→ Task brief:
Please reproduce all of the data below exactly, leaving each picture out.

→ Supplied information:
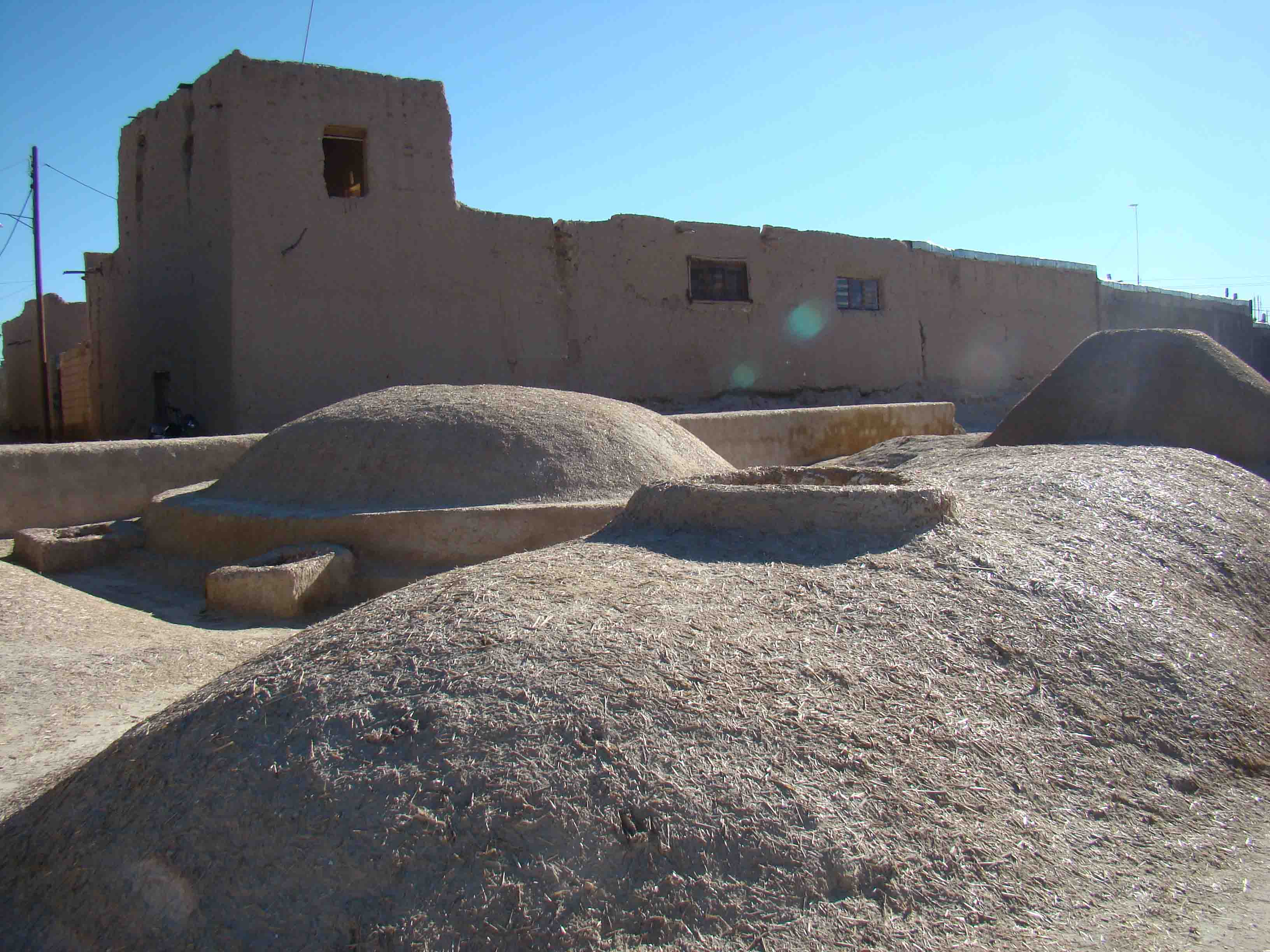 حمام خضر جويم نمای سقف حمام
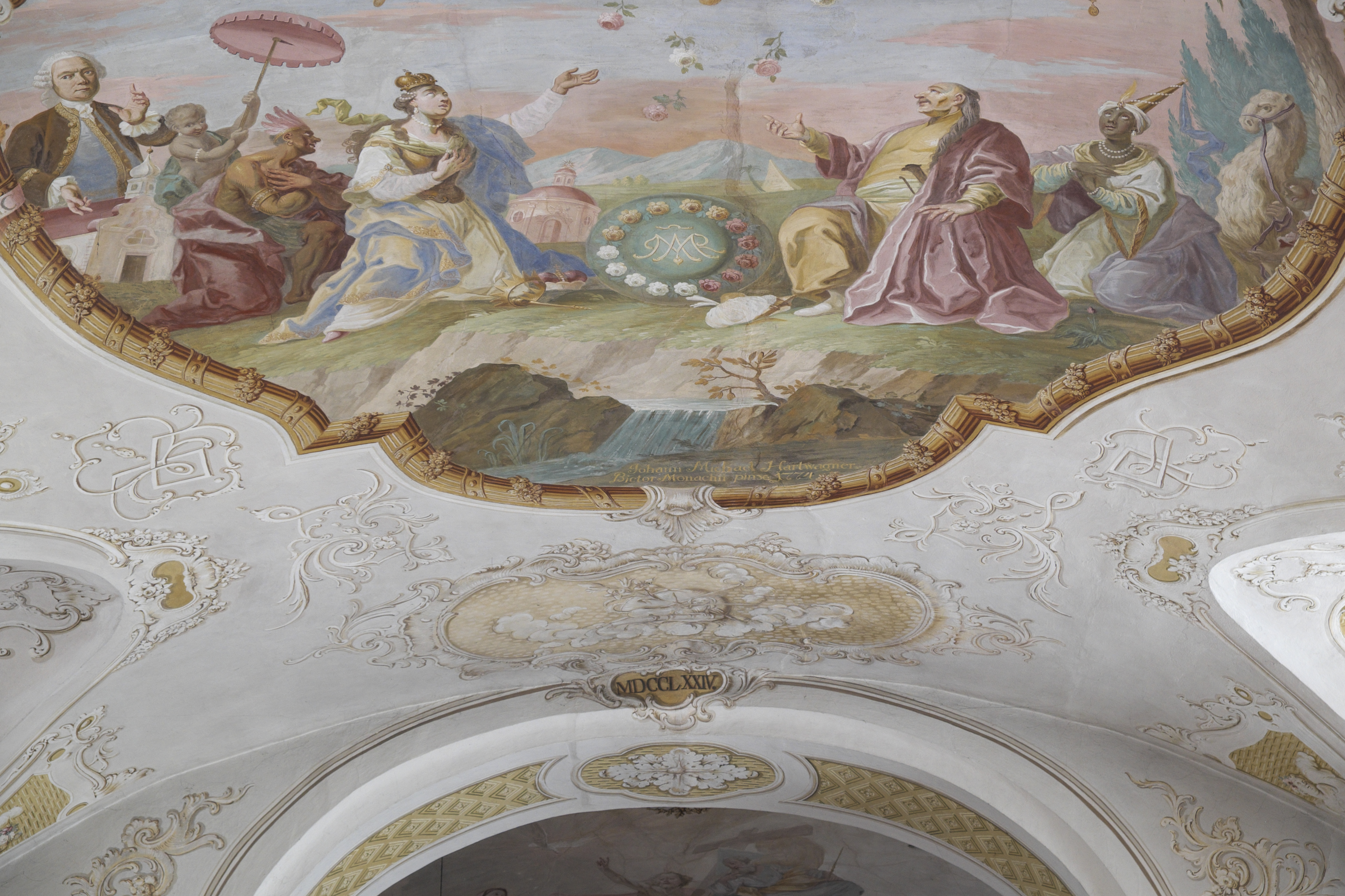 Ehemalige Dominikanerinnenklosterkirche St. Peter und Paul, heute Filialkirche, in Altenhohenau (Griesstätt) im Landkreis Rosenheim (Bayern/Deutschland), Deckenmalerei; Signatur: Johann Michael Harwagner Bictor Monachii pinx 1774
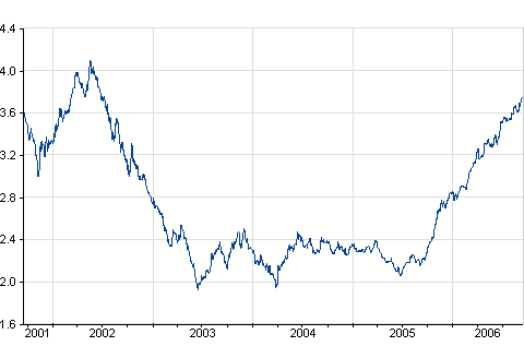 Evolución del Euribor a 1 meses durante 5 años
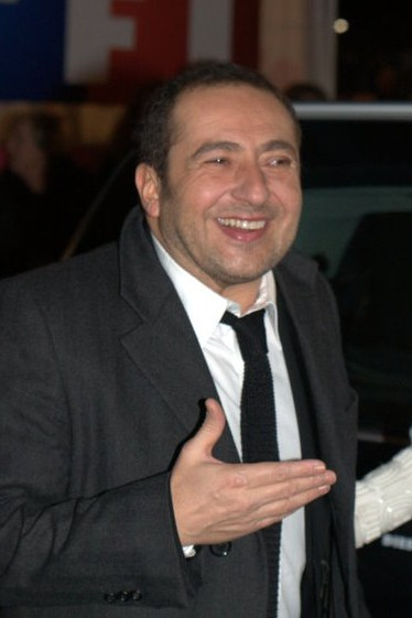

→ Answer to the problem:
 حمام خضر جويم نمای سقف حمام
 Ehemalige Dominikanerinnenklosterkirche St. Peter und Paul, heute Filialkirche, in Altenhohenau (Griesstätt) im Landkreis Rosenheim (Bayern/Deutschland), Deckenmalerei; Signatur: Johann Michael Harwagner Bictor Monachii pinx 1774
 Evolución del Euribor a 1 meses durante 5 años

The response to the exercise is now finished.